The discussion of our table hosts Dr. des. Verena Rodatus (Ethnological Museum Berlin) and Prof. Dr. Avinoam Shalem (Columbia University) will focus on Object Biographies and Theory of Things.
In the context of Ethnological Museums with their (partly) colonial collections, one important strategy is to reveal the objects’ biographies – in order to address and reflect the (often violent) history of their acquisition. But the presentation of the objects’ histories goes beyond this, says Verena Rodatus: How can epistemologies and classification models that are rooted in colonialism be redressed with new forms of presentation? Verena Rodatus will take the example of the exhibition “Object Biographies” (Humboldt Lab Dahlem, March 25 to October 18, 2015 at the Ethnologische Museum Berlin) as a starting point for the discussion.

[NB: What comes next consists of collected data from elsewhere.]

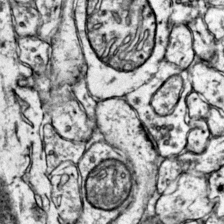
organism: Mouse
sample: Primary visual cortex
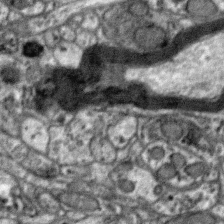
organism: Zebra finch
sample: Brain
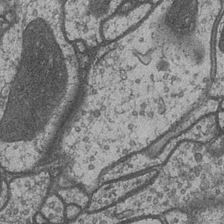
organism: Drosophila
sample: Optic medulla
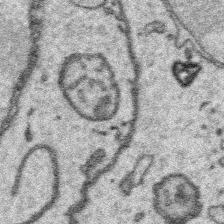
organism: Platynereis dumerilii
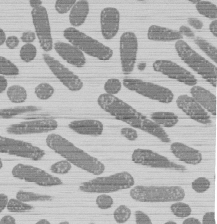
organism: E. coli
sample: Bacterial nucleoid
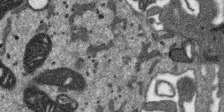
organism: Human
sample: Lung epithelial cells infected with SARS-CoV-2
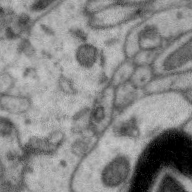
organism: Zebra finch
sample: Brain
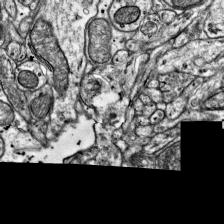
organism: Mouse
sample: Visual Cortex
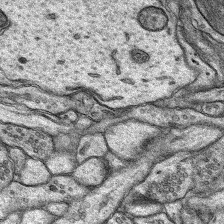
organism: Rat
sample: Hippocampus
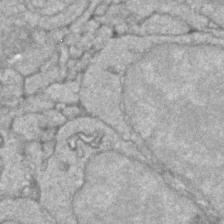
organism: Zebrafish
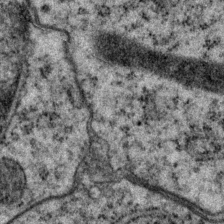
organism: P. pacificus
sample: Pharynx
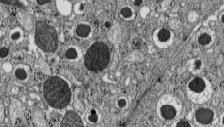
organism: C57BL Mouse
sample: Pancreatic islet
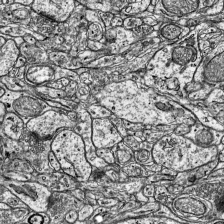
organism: Mouse
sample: Visual Cortex
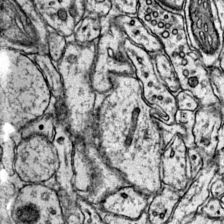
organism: Mouse
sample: Primary visual cortex
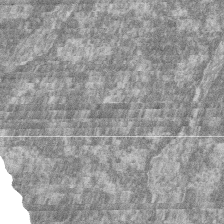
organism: Zebrafish
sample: Cilia; retinal pigment epithelium
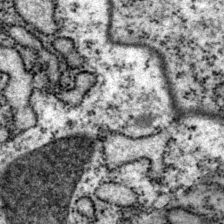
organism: P. pacificus
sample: Pharynx
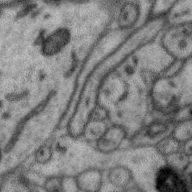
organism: Zebra finch
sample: Brain
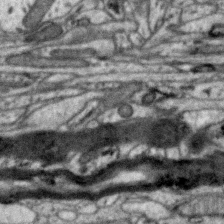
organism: Zebra finch
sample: Brain
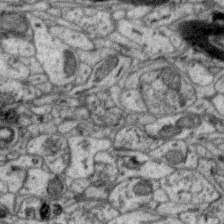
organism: Zebra finch
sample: Brain
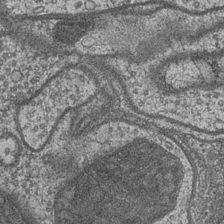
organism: Drosophila
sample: Optic medulla
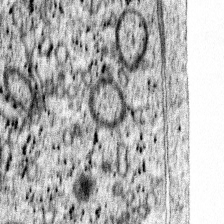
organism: Human
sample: HeLa cells
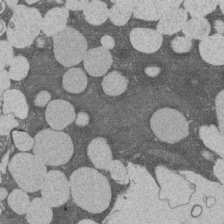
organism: Rat
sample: Salivary granule
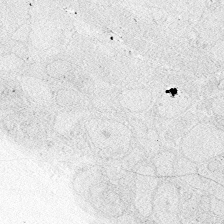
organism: Zebrafish
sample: Whole-Brain
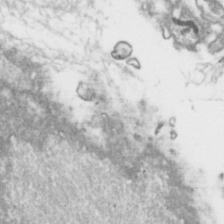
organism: Toxoplasma gondii
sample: Parasites in a vacuole inside a host cell
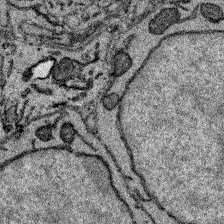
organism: Zebrafish
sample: Larval olfactory bulb
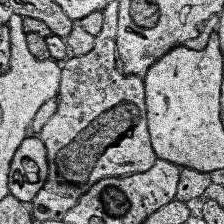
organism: Human
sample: Temporal Lobe
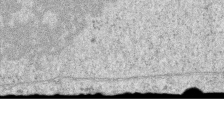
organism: Human
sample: HeLa cell HIV synapse
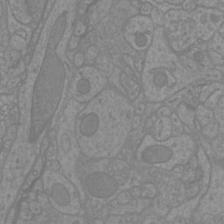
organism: Mouse
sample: Cortical neurons
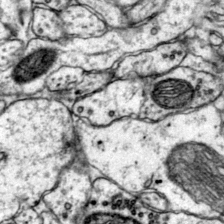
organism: Mouse
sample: Primary visual cortex
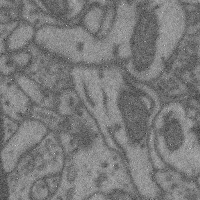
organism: Mouse
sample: Cerebral cortex
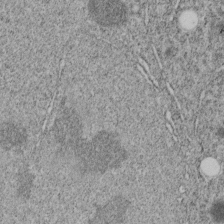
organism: C. elegans
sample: C. elegans embryo early stage
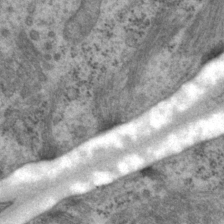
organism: P. pacificus
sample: Pharynx
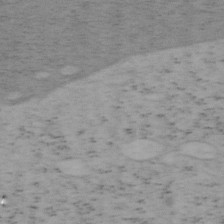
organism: Mouse
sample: OT-I killer T cells with ID8 ovarian cancer cells
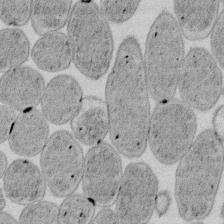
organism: E. coli
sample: Bacterial nucleoid
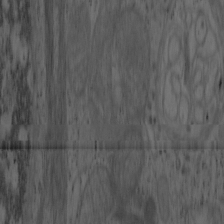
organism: Human
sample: HeLa cells
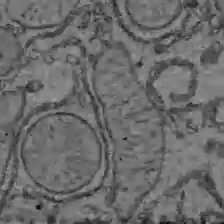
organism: C57BL Mouse
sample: Liver
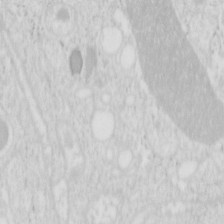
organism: Mouse
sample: Pancreas
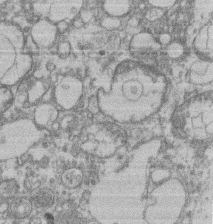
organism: Mouse
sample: T cell stromal cell synapse
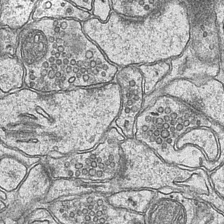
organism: Mouse
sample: CA1 Hippocampus
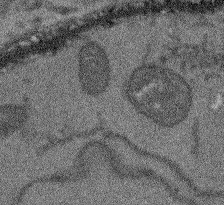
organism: Arabidopsis thaliana
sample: Root tip
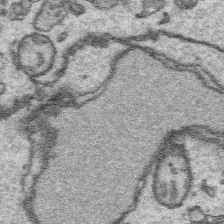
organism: Platynereis dumerilii
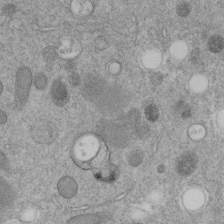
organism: C. elegans
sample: C. elegans embryo early stage
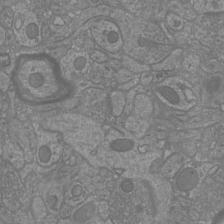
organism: Mouse
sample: Cortical neurons
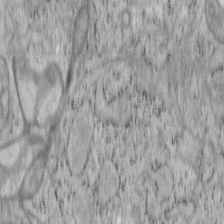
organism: Human
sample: HeLa cells
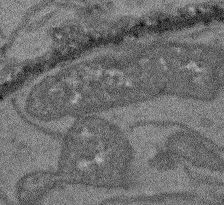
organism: Arabidopsis thaliana
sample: Root tip
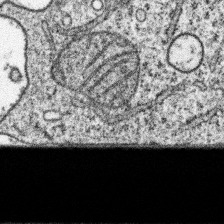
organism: Human
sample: HeLa cells
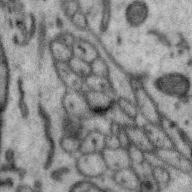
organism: Zebra finch
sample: Brain
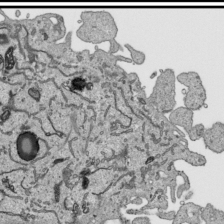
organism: Human
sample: Mitochondria in HCT116 cells
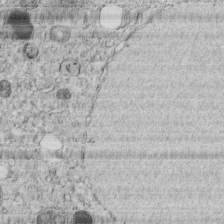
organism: C. elegans
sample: C. elegans embryo early stage
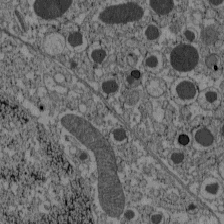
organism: C57BL Mouse
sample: Pancreatic islet
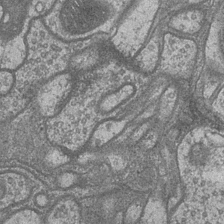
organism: Drosophila
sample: Optic medulla
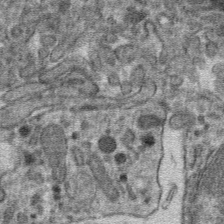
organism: Mouse
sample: Mouse hepatocytes
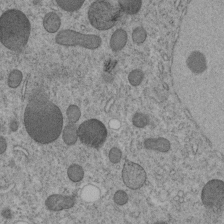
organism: C. elegans
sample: C. elegans embryo early stage
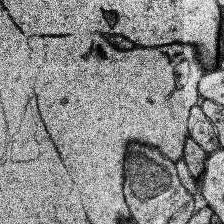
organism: Human
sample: Temporal Lobe
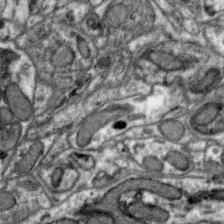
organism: Zebra finch
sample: Brain
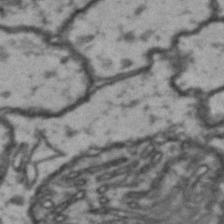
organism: Drosophila
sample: Brain
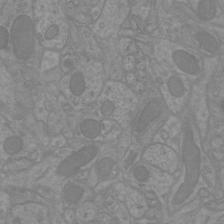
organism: Mouse
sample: Cortical neurons
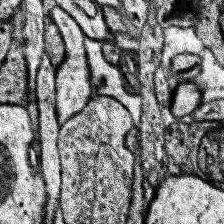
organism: Human
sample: Temporal Lobe
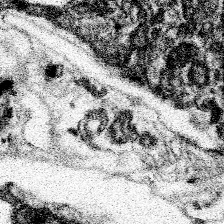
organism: Spongilla lacustris
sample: Neuroid cell
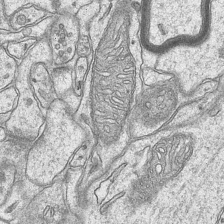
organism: Mouse
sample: CA1 Hippocampus
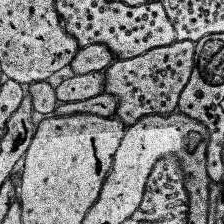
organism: Human
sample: Temporal Lobe
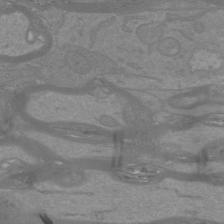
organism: Mouse
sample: Cortical neurons
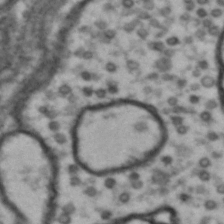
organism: Drosophila
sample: Brain
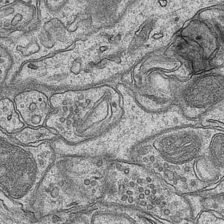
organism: Mouse
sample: CA1 Hippocampus
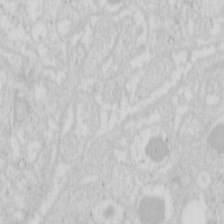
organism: Mouse
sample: Pancreas
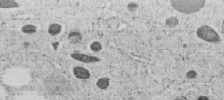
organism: C. elegans
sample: C. elegans embryo early stage
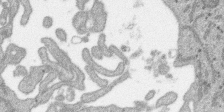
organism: Human
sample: Lung epithelial cells infected with SARS-CoV-2
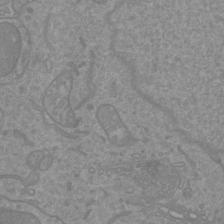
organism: Mouse
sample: Cortical neurons
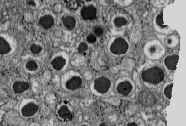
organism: C57BL Mouse
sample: Pancreatic islet
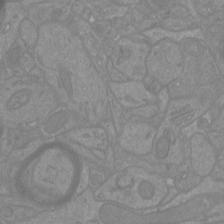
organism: Mouse
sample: Cortical neurons
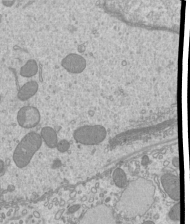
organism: Mouse
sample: Cilia; mouse epididymis
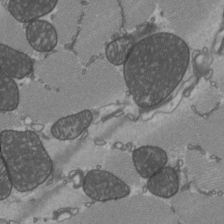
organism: C57BL Mouse
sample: Heart
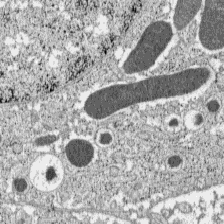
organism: C57BL Mouse
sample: Pancreatic islet
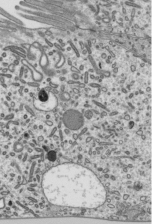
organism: Mouse
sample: Mouse epididymis efferent ductule cilia
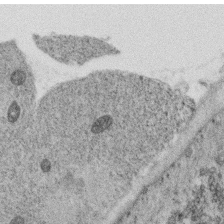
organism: C. elegans
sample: C. elegans oocyte; sperm cells
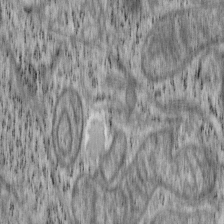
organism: Human
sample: HeLa cells
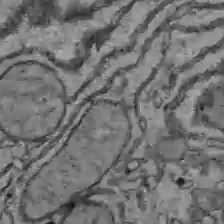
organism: C57BL Mouse
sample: Liver
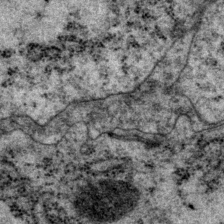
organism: P. pacificus
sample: Pharynx
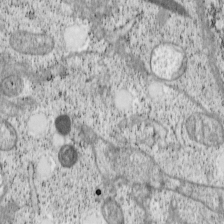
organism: African green monkey
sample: COS-7 cells
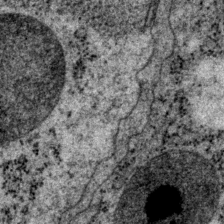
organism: P. pacificus
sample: Pharynx
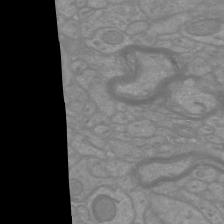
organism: Mouse
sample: Cortical neurons
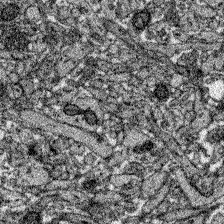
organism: Zebrafish
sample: Larval olfactory bulb
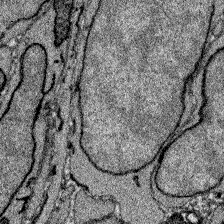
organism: Zebrafish
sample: Larval olfactory bulb
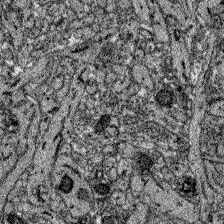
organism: Zebrafish
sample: Larval olfactory bulb
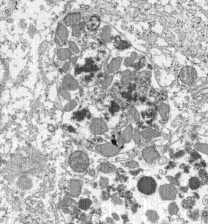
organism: C57BL Mouse
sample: Pancreatic islet
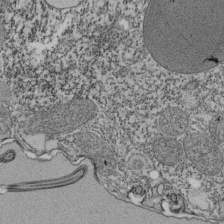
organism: Tetrahymena
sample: Cilia in tetrahymena
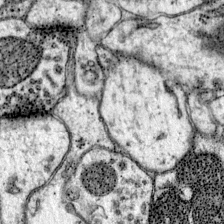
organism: Mouse
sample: Primary visual cortex
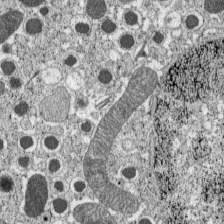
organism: C57BL Mouse
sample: Pancreatic islet
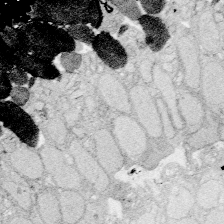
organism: Zebrafish
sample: Whole-Brain
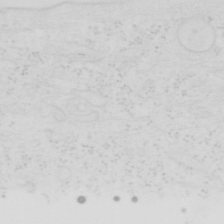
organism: Human
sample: SUM-159 cell
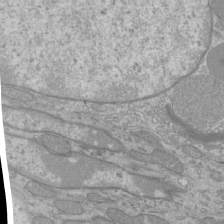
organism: Mouse
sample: Cilia; mouse epididymis

According to Avinoam Shalem, objects exhibited in museums today are in fact reduced in time. They are usually classified into one specific temporal moment and particular geography. Moreover, being displayed in particular sections of the museum today and classified as ancient, medieval, Renaissance, Islamic, Indian, Chinese, African etc., they are restricted to specific settings bound to time. In addition, the museum’s captions attached to them usually underscore their originary moments, namely places and dates of production and histories of commissioners, patrons and makers. By opening the ability of objects to raise questions on temporalities beyond the originary moment of production, for example times concerning the objects’ later uses, collections and displays, and also the object’s capability to instigate ‘travel’ from the sub-consciousness of the beholder to hers or his consciousness, to create in-between spaces of time as the result of its being displayed next to other objects, and to shed light on their importance as markers of time (a sort of cultural clock), the object and the museum will be juxtaposed, and the object’s prospect vis à vis its limits within museum display will be highlighted.